> _Activity_
Once the images are set aside, print the remaining lines below exactly.

> _Data extract_
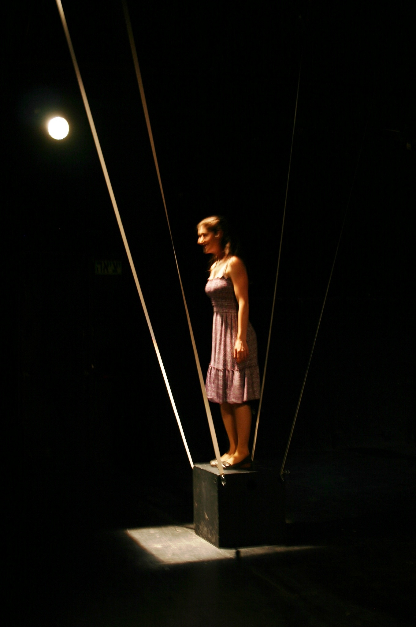 צוצי מאת ובבימויו של עודד ליפשיץ
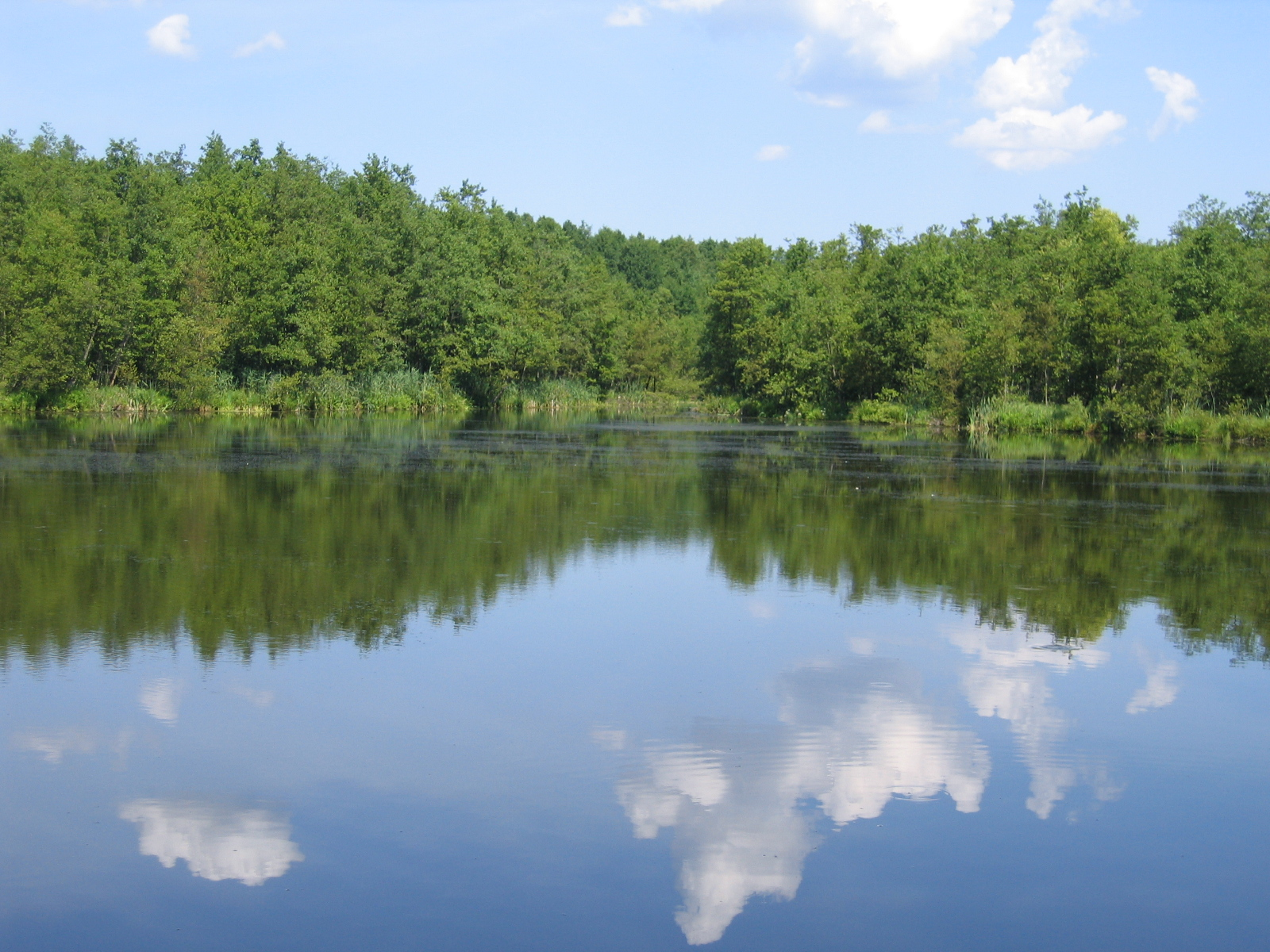 Bukówka - Staw Rychlicki.
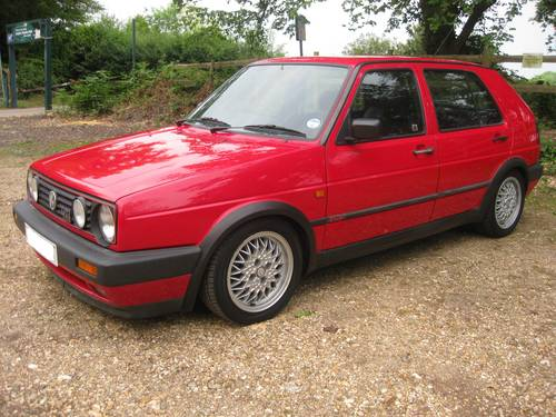 Das Bild zeigt meinen VW Golf II GTI 16V aus dem Modelljahr 1992 in der Ausführung für Großbritannien.

> _Answer for this exercise_
 צוצי מאת ובבימויו של עודד ליפשיץ
 Bukówka - Staw Rychlicki.
 Das Bild zeigt meinen VW Golf II GTI 16V aus dem Modelljahr 1992 in der Ausführung für Großbritannien.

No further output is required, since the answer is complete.